Emran Feroz: Ich denke, in Teilen lässt sich das aus der Vergangenheit begründen. In Teilen ist es aber auch Folge aus diesen Kriegen.

Islamische Zeitung: Die Taliban haben gerade eben ihr Übergangskabinett vorgestellt. Jetzt müssen sie einen Staat betreiben. Es gibt ein Phänomen, das wir auch aus der Russischen Revolution kennen. Am Ende haben in den Folterkammern weiterhin die Leute vom zaristischen Geheimdienst gearbeitet oder im Militär zaristische Offiziere. Jetzt werden die Taliban wahrscheinlich nicht umhinkommen, auch auf das bisherige Personal zu setzen. Sind sie auf die bisherigen Beamten angewiesen, um das Ganze halbwegs am Laufen zu halten? 

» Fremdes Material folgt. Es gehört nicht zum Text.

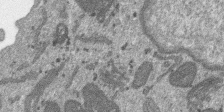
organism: Human
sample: Lung epithelial cells infected with SARS-CoV-2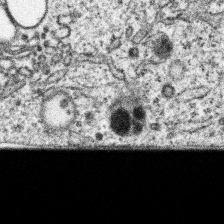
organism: Human
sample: HeLa cells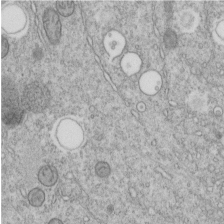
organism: C. elegans
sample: C. elegans embryo early stage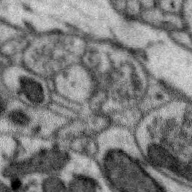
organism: Zebra finch
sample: Brain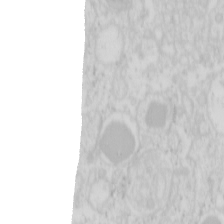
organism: Mouse
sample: Pancreas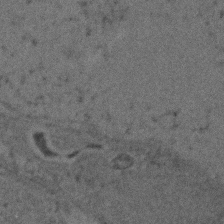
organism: Zebrafish
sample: Zebrafish embryo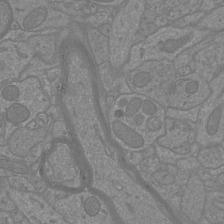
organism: Mouse
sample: Cortical neurons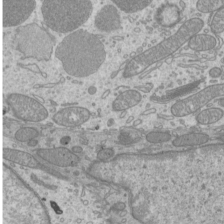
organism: Mouse
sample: Cilia; mouse epididymis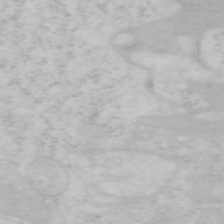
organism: Mouse
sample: OT-I killer T cells with ID8 ovarian cancer cells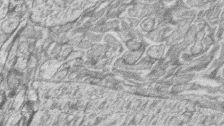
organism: Zebrafish
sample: synaptic ribbons in rod cells and cone cells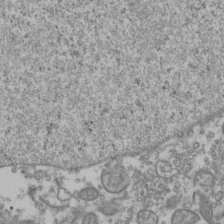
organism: Human
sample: Activated Jurkat CD4+ T cells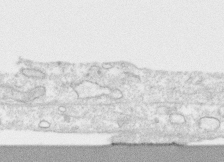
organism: Human
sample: CRL-1474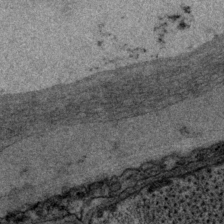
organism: P. pacificus
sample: Pharynx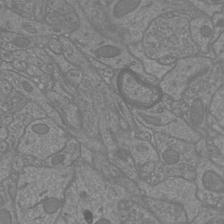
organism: Mouse
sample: Cortical neurons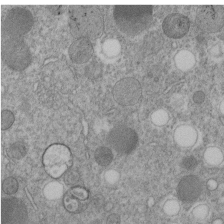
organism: C. elegans
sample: C. elegans embryo early stage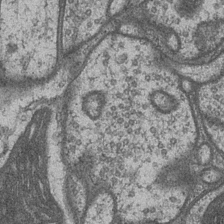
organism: Drosophila
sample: Optic medulla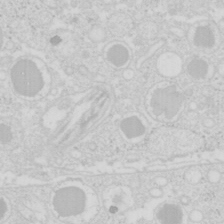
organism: Mouse
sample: Pancreas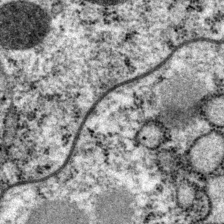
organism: P. pacificus
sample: Pharynx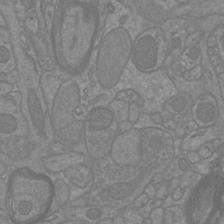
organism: Mouse
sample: Cortical neurons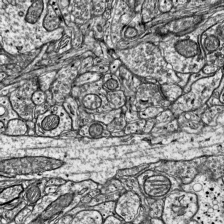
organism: Mouse
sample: Visual Cortex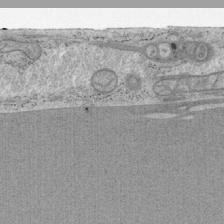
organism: Human
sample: HeLa cells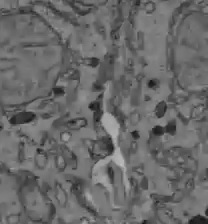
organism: C57BL Mouse
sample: Liver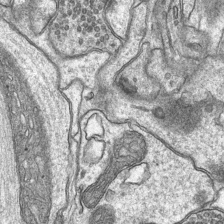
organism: Mouse
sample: CA1 Hippocampus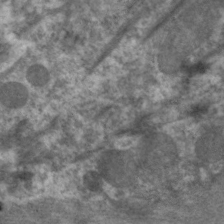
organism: C. elegans
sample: Pharynx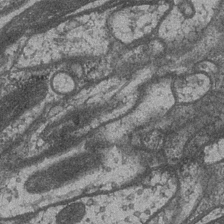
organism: Drosophila
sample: Optic medulla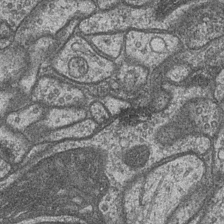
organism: Drosophila
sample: Optic medulla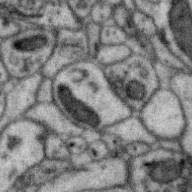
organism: Zebra finch
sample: Brain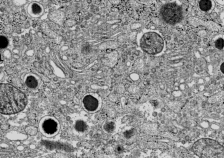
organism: C57BL Mouse
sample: Pancreatic islet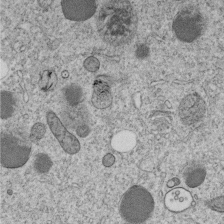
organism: C. elegans
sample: C. elegans embryo early stage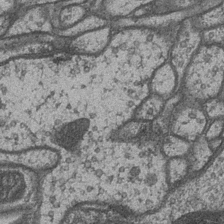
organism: Drosophila
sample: Optic medulla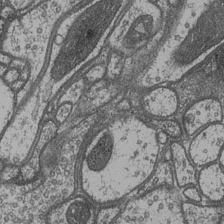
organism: Drosophila
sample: Optic medulla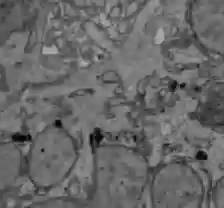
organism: C57BL Mouse
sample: Liver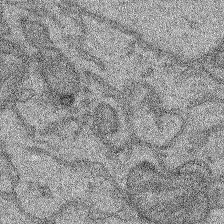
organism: Human
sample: HeLa cells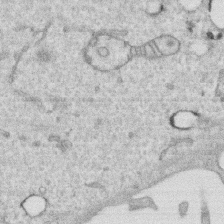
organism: Human
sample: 1205lu cells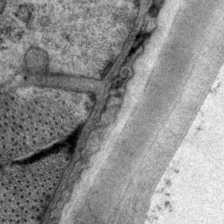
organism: P. pacificus
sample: Pharynx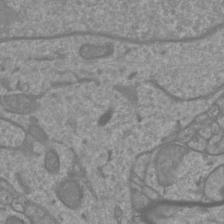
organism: Mouse
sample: Cortical neurons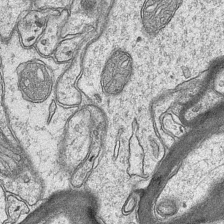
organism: Mouse
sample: CA1 Hippocampus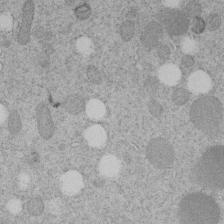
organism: C. elegans
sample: C. elegans embryo early stage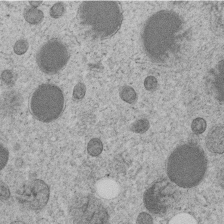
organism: C. elegans
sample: C. elegans embryo early stage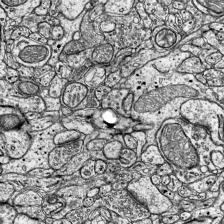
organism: Mouse
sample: Visual Cortex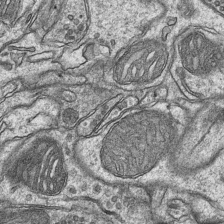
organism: Mouse
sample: CA1 Hippocampus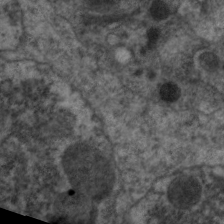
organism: C. elegans
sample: Pharynx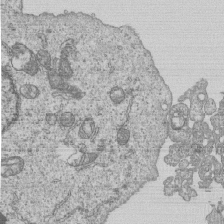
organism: Human
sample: MDA-MB-231 cells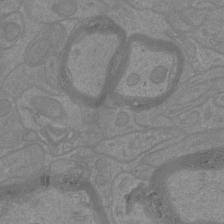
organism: Mouse
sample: Cortical neurons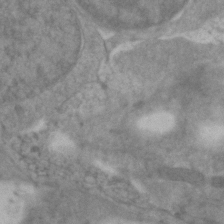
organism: Zebrafish
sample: Zebrafish embryo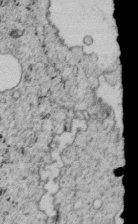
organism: C. elegans
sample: C. elegans embryo early stage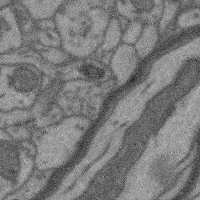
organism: Mouse
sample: Cerebral cortex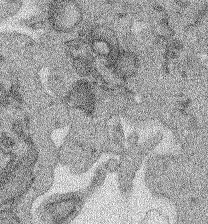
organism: Human
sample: HeLa cells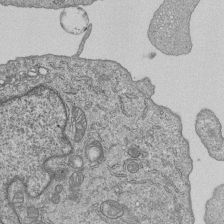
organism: Human
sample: MDA-MB-231 cells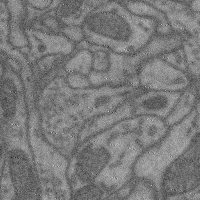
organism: Mouse
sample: Cerebral cortex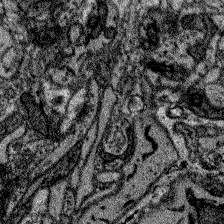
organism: Zebrafish
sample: Larval olfactory bulb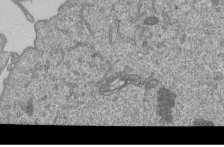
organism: Human
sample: MDA-MB-231 cells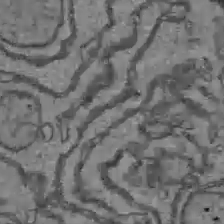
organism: C57BL Mouse
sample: Liver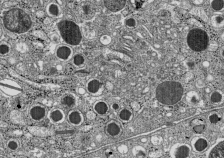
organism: C57BL Mouse
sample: Pancreatic islet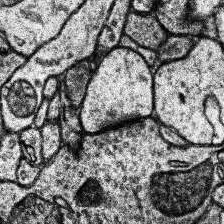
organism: Human
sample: Temporal Lobe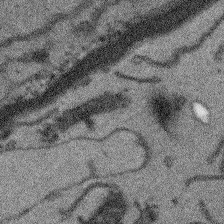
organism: Arabidopsis thaliana
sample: Root tip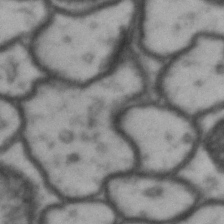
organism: Drosophila
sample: Brain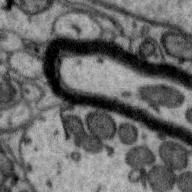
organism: Zebra finch
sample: Brain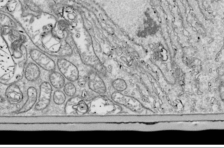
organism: Drosophila
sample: Cell division; meiosis; drosophila spermatocytes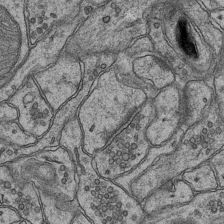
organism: Mouse
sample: CA1 Hippocampus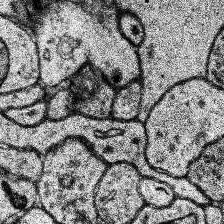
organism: Human
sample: Temporal Lobe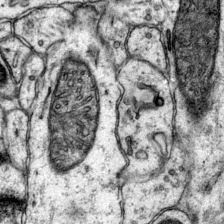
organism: Mouse
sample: Primary visual cortex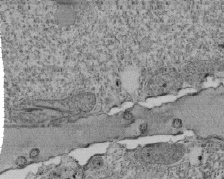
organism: Tetrahymena
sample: Cilia in tetrahymena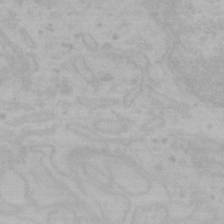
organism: Mouse
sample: Choroid plexus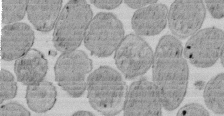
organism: E. coli
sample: Bacterial nucleoid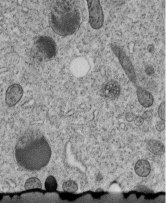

Emran Feroz: Auf jeden Fall. Sie können nicht mal definieren, was genau der Unterschied sein soll zwischen der Islamischen Republik Afghanistan, die in den letzten 20 Jahren existiert hat, und dem Islamischen Emirat, wie sie es propagieren. Und es wurde jetzt auch offiziell immer noch nicht umbenannt. Es sind noch viele Fragen offen. Die Taliban müssen sich auf jeden Fall in vielerlei Hinsicht öffnen. Sie sind auf solches Personal angewiesen. Diese Interimsregierung ist nicht mal für die traditionell konservativen Verhältnisse Afghanistans inklusiv. Wenn man betrachtet, welche afghanischen Gelehrte miteinbezogen wurden, ist das alles andere als inklusiv. Es gab Stimmen, die den Eindruck hatten, sie wären jetzt progressiv. Sie stehen vor großen Problemen. Es gibt sehr wohl in ihren Reihen Leute, die wissen, wie schwer dieser Spagat ist. Sie hätten ja, wenn wirklich Inklusivität gewollt wäre, zum Beispiel eine Regierung aufstellen können, in der man Gesichter aus der alten Regierung sieht, in der man mehrere Frauen sieht, in der man auch ehemalige korrupte Politiker wie Karzai sieht. Das hätte vielleicht auf der internationalen Bühne besser ausgeschaut als das jetzige Ergebnis.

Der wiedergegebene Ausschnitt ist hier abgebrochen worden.